Emodin exerts anti-tumor effects by promoting GSK-3β-mediated PD-L1 proteasomal degradation and enhancing the anti-tumor effects of CD8 T cells, indicating that emodin may be a promising therapeutic option for HCC.
程序性死亡配体1(PD-L1)是一种重要的免疫检查点,它与肿瘤内细胞毒性T细胞上的程序性死亡蛋白1(PD-1)相互作用,促进免疫逃逸。已知大黄素可使乳腺癌中的PD-L1不稳定,在增强抗肿瘤免疫方面具有巨大潜力。然而,大黄素是否能调节肝细胞癌(HCC)中的PD-L1水平并增强抗肿瘤免疫反应仍不清楚。
通过蛋白质免疫印迹法和逆转录定量聚合酶链反应(RT-qPCR)评估PD-L1水平,使用特异性抑制剂分析降解机制。进行网络药理学、分子对接和糖原合酶激酶-3β(GSK-3β)调节分析以验证大黄素的靶点。在H皮下肿瘤模型中评估体内抗肿瘤作用,并分析CD8 T细胞和RNA测序数据。评估大黄素与抗PD-L1抗体的协同作用。

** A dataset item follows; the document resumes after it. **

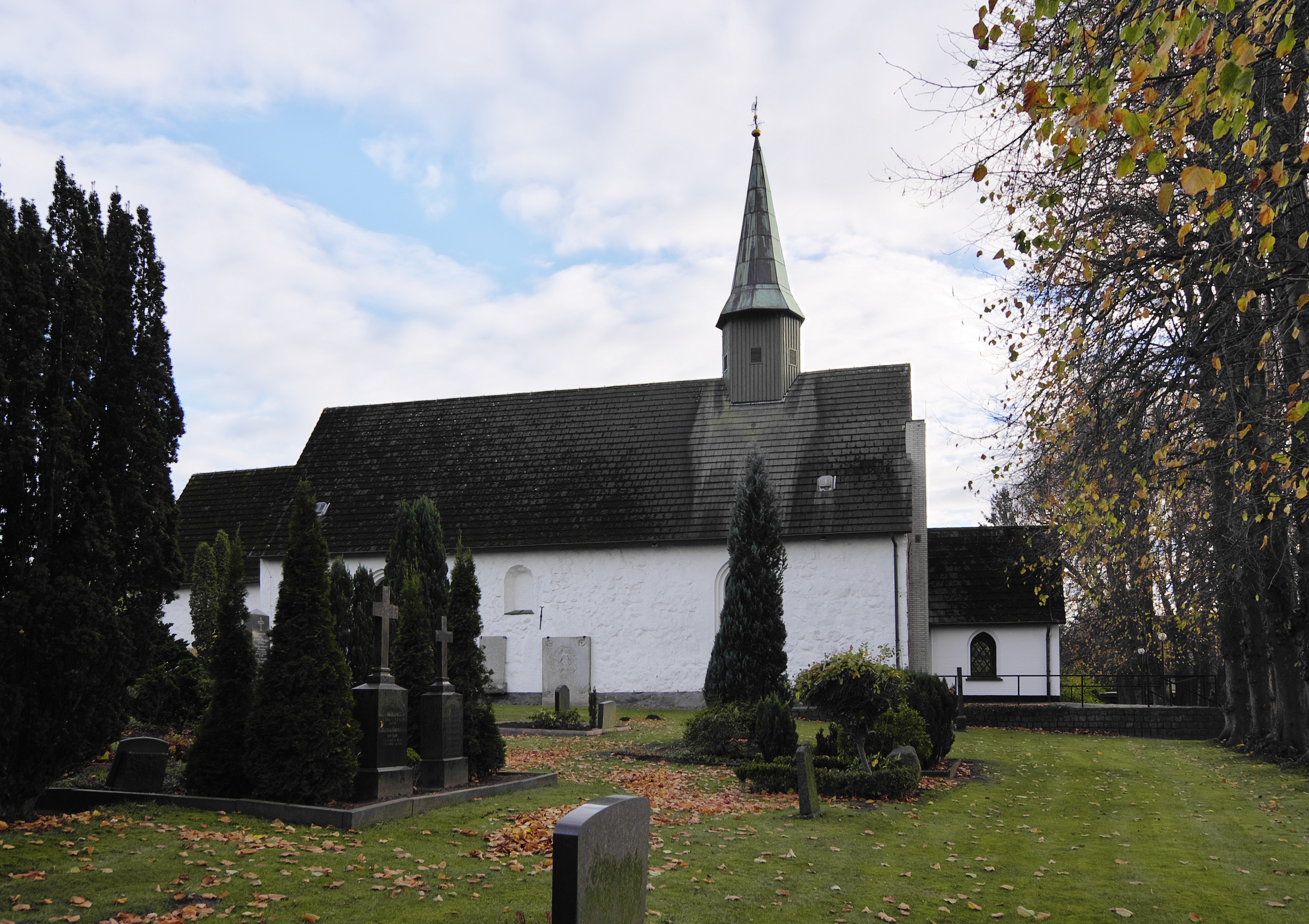 St. Marien in Tolk, Kreis Schleswig-Flensburg.

大黄素有效降低H细胞中的PD-L1水平,并通过促进CD8 T细胞浸润以及肿瘤坏死因子-α(TNF-α)、干扰素-γ(IFN-γ)和颗粒酶B的分泌,增强H皮下肿瘤模型中的抗肿瘤活性。机制上,大黄素通过蛋白酶体途径加速小鼠和人肝癌细胞系中PD-L1的降解,蛋白酶体、溶酶体和自噬抑制剂的使用证实了这一点。网络药理学分析和分子对接显示,PD-L1降解的关键调节因子GSK-3β是大黄素的靶点。选择性抑制剂介导的GSK-3β抑制在很大程度上逆转了大黄素对PD-L1的调节作用。相反,用质粒过表达GSK-3β可降低PD-L1蛋白水平并增强大黄素对PD-L1的作用。此外,RNA测序揭示了大黄素在改善肿瘤微环境中免疫反应方面的作用。最后,我们观察到在用大黄素和抗PD-L1抗体治疗H细胞皮下肿瘤模型时具有协同作用。
大黄素通过促进GSK-3β介导的PD-L1蛋白酶体降解和增强CD8 T细胞的抗肿瘤作用发挥抗肿瘤作用,表明大黄素可能是HCC的一种有前景的治疗选择。